The case of Rosati v Rosati (1998) FLC 92-804 is the most frequently quoted case in respect to whether the Court should include taxation in calculating the available property pool to be divided between the parties. In that case the Full Court said:

“It appears to us that although there is a degree of confusion, and possible conflict, in the reported cases as to the proper approach to be adopted by a court in proceedings under s79 of the Act in relation to the effect of potential capital gains tax, which would be payable upon the sale of an asset, the following general principles may be said to emerge from those cases:

  1. Whether the incidence of capital gains tax should be taken into account in valuing a particular asset varies according to the circumstances of the case, including the method of valuation applied to the particular asset, the likelihood or otherwise of that asset being realised in the foreseeable future, the circumstances of its acquisitions and the evidence of the parties as to their intentions in relation to that asset.
  2. If the Court orders the sale of an asset, or is satisfied that a sale of it is inevitable, or would probably occur in the near future, or if the asset is one which was acquired solely as an investment and with a view to its ultimate sale for profit, then, generally, allowance should be made for any capital gains tax payable upon such a sale in determining the value of that asset for the purpose of the proceedings.
  3. If none of the circumstances referred to in (2) applies to a particular asset, but the Court is satisfied that there is a significant risk that the asset will have to be sold in the short to mid-term, then the Court, whilst not making allowance for the capital gains tax payable upon such a sale in determining the value of the asset, may take that risk into account as a relevant s 75(2) factor, the weight to be attributed to that factor varying according to the degree of the risk and the length of the period within which the sale may occur.
  4. There may be special circumstances in a particular case which, despite the absence of any certainty or even likelihood of a sale of an asset in the foreseeable future, make it appropriate to take the incidence of capital gains tax into account in valuing that asset. In such a case, it may be appropriate to take the capital gains tax into account at its full rate, or at some discounted rate, having regard to the degree of risk of a sale occurring and/or the length of time which is likely to elapse before that occurs.”

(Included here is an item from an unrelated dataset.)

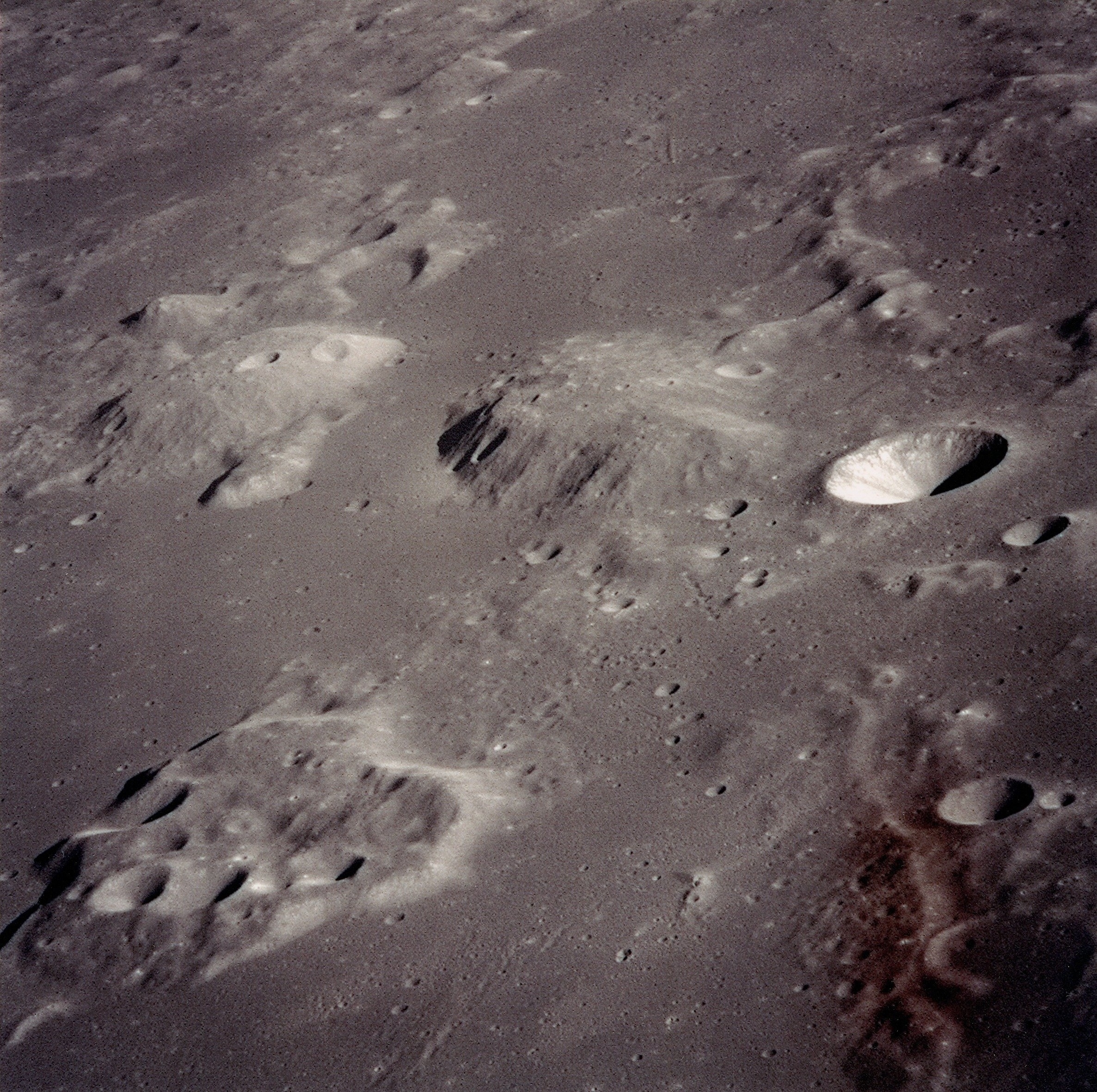 Domos Gruithuisen Delta, Gamma y NW (Northwest).
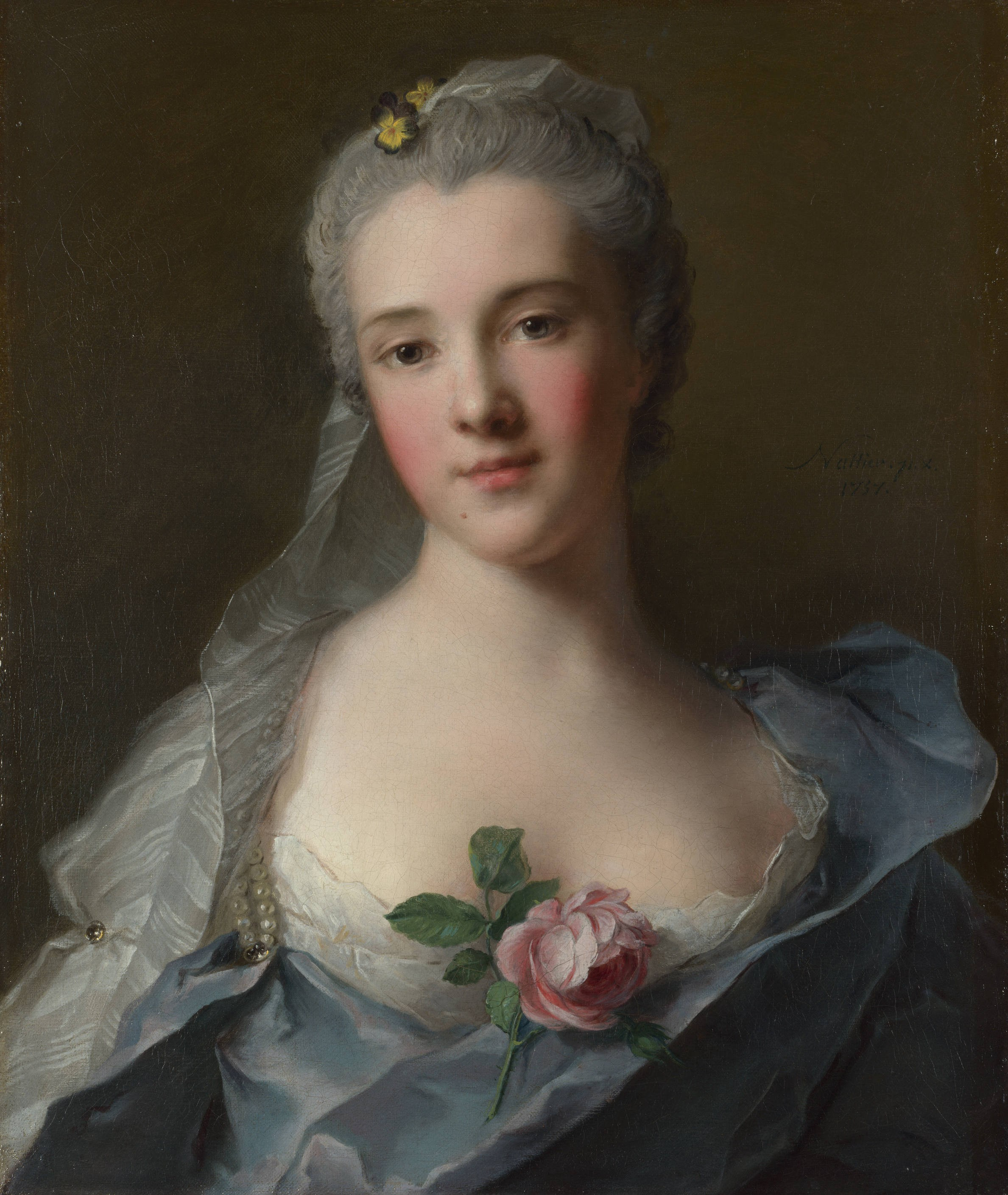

The issue was dealt with in the recent case of Boyle & Boyle [2014] FCCA 2576 heard in Melbourne.

In this case the husband said he had a liability of $68,625 being the capital gains tax liability on the parties’ holiday house. The husband was living in that house and said he had no present intention of selling it. He did not provide any expert evidence about the amount of capital gains tax that would be payable if he were to sell it. The figure he gave was his own estimate.

In accordance with the decision of the Full Court of the Family Court in Rosati the Court held that there was no proper basis upon which the Court could take into account the prospective capital gains tax on the holiday house.